#### [YOUR INSTRUCTIONS]
I'd like every record written out again, exactly as it is.

#### [Source records]

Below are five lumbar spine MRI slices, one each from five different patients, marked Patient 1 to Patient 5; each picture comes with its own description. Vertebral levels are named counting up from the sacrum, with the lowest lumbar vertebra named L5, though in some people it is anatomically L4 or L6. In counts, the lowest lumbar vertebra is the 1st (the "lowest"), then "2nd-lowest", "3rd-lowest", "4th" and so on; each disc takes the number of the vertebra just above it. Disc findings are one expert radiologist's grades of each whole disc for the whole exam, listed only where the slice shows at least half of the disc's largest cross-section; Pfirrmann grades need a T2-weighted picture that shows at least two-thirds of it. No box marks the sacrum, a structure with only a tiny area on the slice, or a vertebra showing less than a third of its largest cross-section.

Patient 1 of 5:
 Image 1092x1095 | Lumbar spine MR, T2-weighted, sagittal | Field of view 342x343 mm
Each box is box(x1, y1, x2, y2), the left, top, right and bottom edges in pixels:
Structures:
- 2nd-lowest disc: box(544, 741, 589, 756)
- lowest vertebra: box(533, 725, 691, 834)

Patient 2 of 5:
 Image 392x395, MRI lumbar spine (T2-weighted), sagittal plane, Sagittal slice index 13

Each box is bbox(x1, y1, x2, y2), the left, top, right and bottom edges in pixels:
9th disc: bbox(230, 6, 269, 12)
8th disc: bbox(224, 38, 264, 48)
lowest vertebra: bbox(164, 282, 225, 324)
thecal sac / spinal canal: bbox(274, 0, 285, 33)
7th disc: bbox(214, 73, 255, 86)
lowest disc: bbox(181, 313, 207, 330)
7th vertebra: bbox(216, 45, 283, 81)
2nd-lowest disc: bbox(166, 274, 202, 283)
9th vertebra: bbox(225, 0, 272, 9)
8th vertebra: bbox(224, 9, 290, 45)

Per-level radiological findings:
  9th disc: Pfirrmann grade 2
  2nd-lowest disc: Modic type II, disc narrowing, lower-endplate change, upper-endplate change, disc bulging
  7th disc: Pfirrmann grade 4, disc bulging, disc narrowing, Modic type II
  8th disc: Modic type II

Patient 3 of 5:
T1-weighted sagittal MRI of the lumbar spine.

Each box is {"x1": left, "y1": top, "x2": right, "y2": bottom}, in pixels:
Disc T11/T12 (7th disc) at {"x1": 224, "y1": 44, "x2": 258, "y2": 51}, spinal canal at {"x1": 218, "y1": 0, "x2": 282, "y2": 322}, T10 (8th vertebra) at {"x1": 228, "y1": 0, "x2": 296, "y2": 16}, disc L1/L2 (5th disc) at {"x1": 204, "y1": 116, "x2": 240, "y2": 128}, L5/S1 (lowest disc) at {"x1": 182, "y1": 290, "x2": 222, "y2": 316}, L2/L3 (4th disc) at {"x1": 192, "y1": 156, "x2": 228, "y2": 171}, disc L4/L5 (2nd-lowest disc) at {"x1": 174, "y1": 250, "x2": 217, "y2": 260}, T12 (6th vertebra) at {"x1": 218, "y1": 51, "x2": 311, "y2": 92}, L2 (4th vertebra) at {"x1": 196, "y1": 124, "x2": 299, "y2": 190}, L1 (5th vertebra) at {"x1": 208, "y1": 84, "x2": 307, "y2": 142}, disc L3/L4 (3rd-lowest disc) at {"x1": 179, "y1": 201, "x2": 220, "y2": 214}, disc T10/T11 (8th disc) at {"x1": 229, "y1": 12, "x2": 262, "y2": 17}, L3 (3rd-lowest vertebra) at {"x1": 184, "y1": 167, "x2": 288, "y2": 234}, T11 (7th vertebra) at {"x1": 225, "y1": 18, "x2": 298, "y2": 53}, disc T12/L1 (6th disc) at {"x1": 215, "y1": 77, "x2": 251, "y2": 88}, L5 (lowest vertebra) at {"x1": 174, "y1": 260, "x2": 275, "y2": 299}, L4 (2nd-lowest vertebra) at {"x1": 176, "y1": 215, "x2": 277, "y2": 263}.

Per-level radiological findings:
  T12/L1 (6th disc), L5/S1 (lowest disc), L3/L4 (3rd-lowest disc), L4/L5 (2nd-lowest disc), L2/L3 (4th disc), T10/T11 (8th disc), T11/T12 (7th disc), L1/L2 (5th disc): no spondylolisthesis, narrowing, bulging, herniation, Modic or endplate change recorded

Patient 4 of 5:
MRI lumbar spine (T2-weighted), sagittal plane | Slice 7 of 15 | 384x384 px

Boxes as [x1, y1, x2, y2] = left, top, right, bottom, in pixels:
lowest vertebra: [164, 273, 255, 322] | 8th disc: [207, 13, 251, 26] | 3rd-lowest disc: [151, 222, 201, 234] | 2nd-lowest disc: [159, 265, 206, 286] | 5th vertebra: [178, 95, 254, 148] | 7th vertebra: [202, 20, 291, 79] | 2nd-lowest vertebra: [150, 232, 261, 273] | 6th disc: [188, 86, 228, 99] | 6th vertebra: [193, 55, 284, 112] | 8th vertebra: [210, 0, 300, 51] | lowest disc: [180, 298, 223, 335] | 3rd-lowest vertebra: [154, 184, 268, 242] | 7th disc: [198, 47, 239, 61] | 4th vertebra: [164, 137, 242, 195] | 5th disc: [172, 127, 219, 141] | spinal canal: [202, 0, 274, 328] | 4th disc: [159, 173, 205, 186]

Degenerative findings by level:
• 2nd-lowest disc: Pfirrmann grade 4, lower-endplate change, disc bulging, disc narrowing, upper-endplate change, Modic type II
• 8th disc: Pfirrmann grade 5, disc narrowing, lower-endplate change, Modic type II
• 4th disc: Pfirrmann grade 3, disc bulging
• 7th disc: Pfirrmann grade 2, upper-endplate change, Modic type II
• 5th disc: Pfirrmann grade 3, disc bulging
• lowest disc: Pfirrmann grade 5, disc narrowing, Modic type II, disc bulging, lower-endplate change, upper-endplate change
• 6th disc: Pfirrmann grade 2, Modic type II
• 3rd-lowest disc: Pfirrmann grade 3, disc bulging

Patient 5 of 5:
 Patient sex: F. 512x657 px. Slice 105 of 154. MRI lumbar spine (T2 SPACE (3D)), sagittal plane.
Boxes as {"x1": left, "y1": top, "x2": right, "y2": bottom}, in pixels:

#### [ANSWER TO THIS TASK]
Below are five lumbar spine MRI slices, one each from five different patients, marked Patient 1 to Patient 5; each picture comes with its own description. Vertebral levels are named counting up from the sacrum, with the lowest lumbar vertebra named L5, though in some people it is anatomically L4 or L6. In counts, the lowest lumbar vertebra is the 1st (the "lowest"), then "2nd-lowest", "3rd-lowest", "4th" and so on; each disc takes the number of the vertebra just above it. Disc findings are one expert radiologist's grades of each whole disc for the whole exam, listed only where the slice shows at least half of the disc's largest cross-section; Pfirrmann grades need a T2-weighted picture that shows at least two-thirds of it. No box marks the sacrum, a structure with only a tiny area on the slice, or a vertebra showing less than a third of its largest cross-section.

Patient 1 of 5:
 Image 1092x1095 | Lumbar spine MR, T2-weighted, sagittal | Field of view 342x343 mm
Each box is box(x1, y1, x2, y2), the left, top, right and bottom edges in pixels:
Structures:
- 2nd-lowest disc: box(544, 741, 589, 756)
- lowest vertebra: box(533, 725, 691, 834)

Patient 2 of 5:
 Image 392x395, MRI lumbar spine (T2-weighted), sagittal plane, Sagittal slice index 13

Each box is bbox(x1, y1, x2, y2), the left, top, right and bottom edges in pixels:
9th disc: bbox(230, 6, 269, 12)
8th disc: bbox(224, 38, 264, 48)
lowest vertebra: bbox(164, 282, 225, 324)
thecal sac / spinal canal: bbox(274, 0, 285, 33)
7th disc: bbox(214, 73, 255, 86)
lowest disc: bbox(181, 313, 207, 330)
7th vertebra: bbox(216, 45, 283, 81)
2nd-lowest disc: bbox(166, 274, 202, 283)
9th vertebra: bbox(225, 0, 272, 9)
8th vertebra: bbox(224, 9, 290, 45)

Per-level radiological findings:
  9th disc: Pfirrmann grade 2
  2nd-lowest disc: Modic type II, disc narrowing, lower-endplate change, upper-endplate change, disc bulging
  7th disc: Pfirrmann grade 4, disc bulging, disc narrowing, Modic type II
  8th disc: Modic type II

Patient 3 of 5:
T1-weighted sagittal MRI of the lumbar spine.

Each box is {"x1": left, "y1": top, "x2": right, "y2": bottom}, in pixels:
Disc T11/T12 (7th disc) at {"x1": 224, "y1": 44, "x2": 258, "y2": 51}, spinal canal at {"x1": 218, "y1": 0, "x2": 282, "y2": 322}, T10 (8th vertebra) at {"x1": 228, "y1": 0, "x2": 296, "y2": 16}, disc L1/L2 (5th disc) at {"x1": 204, "y1": 116, "x2": 240, "y2": 128}, L5/S1 (lowest disc) at {"x1": 182, "y1": 290, "x2": 222, "y2": 316}, L2/L3 (4th disc) at {"x1": 192, "y1": 156, "x2": 228, "y2": 171}, disc L4/L5 (2nd-lowest disc) at {"x1": 174, "y1": 250, "x2": 217, "y2": 260}, T12 (6th vertebra) at {"x1": 218, "y1": 51, "x2": 311, "y2": 92}, L2 (4th vertebra) at {"x1": 196, "y1": 124, "x2": 299, "y2": 190}, L1 (5th vertebra) at {"x1": 208, "y1": 84, "x2": 307, "y2": 142}, disc L3/L4 (3rd-lowest disc) at {"x1": 179, "y1": 201, "x2": 220, "y2": 214}, disc T10/T11 (8th disc) at {"x1": 229, "y1": 12, "x2": 262, "y2": 17}, L3 (3rd-lowest vertebra) at {"x1": 184, "y1": 167, "x2": 288, "y2": 234}, T11 (7th vertebra) at {"x1": 225, "y1": 18, "x2": 298, "y2": 53}, disc T12/L1 (6th disc) at {"x1": 215, "y1": 77, "x2": 251, "y2": 88}, L5 (lowest vertebra) at {"x1": 174, "y1": 260, "x2": 275, "y2": 299}, L4 (2nd-lowest vertebra) at {"x1": 176, "y1": 215, "x2": 277, "y2": 263}.

Per-level radiological findings:
  T12/L1 (6th disc), L5/S1 (lowest disc), L3/L4 (3rd-lowest disc), L4/L5 (2nd-lowest disc), L2/L3 (4th disc), T10/T11 (8th disc), T11/T12 (7th disc), L1/L2 (5th disc): no spondylolisthesis, narrowing, bulging, herniation, Modic or endplate change recorded

Patient 4 of 5:
MRI lumbar spine (T2-weighted), sagittal plane | Slice 7 of 15 | 384x384 px

Boxes as [x1, y1, x2, y2] = left, top, right, bottom, in pixels:
lowest vertebra: [164, 273, 255, 322] | 8th disc: [207, 13, 251, 26] | 3rd-lowest disc: [151, 222, 201, 234] | 2nd-lowest disc: [159, 265, 206, 286] | 5th vertebra: [178, 95, 254, 148] | 7th vertebra: [202, 20, 291, 79] | 2nd-lowest vertebra: [150, 232, 261, 273] | 6th disc: [188, 86, 228, 99] | 6th vertebra: [193, 55, 284, 112] | 8th vertebra: [210, 0, 300, 51] | lowest disc: [180, 298, 223, 335] | 3rd-lowest vertebra: [154, 184, 268, 242] | 7th disc: [198, 47, 239, 61] | 4th vertebra: [164, 137, 242, 195] | 5th disc: [172, 127, 219, 141] | spinal canal: [202, 0, 274, 328] | 4th disc: [159, 173, 205, 186]

Degenerative findings by level:
• 2nd-lowest disc: Pfirrmann grade 4, lower-endplate change, disc bulging, disc narrowing, upper-endplate change, Modic type II
• 8th disc: Pfirrmann grade 5, disc narrowing, lower-endplate change, Modic type II
• 4th disc: Pfirrmann grade 3, disc bulging
• 7th disc: Pfirrmann grade 2, upper-endplate change, Modic type II
• 5th disc: Pfirrmann grade 3, disc bulging
• lowest disc: Pfirrmann grade 5, disc narrowing, Modic type II, disc bulging, lower-endplate change, upper-endplate change
• 6th disc: Pfirrmann grade 2, Modic type II
• 3rd-lowest disc: Pfirrmann grade 3, disc bulging

Patient 5 of 5:
 Patient sex: F. 512x657 px. Slice 105 of 154. MRI lumbar spine (T2 SPACE (3D)), sagittal plane.
Boxes as {"x1": left, "y1": top, "x2": right, "y2": bottom}, in pixels:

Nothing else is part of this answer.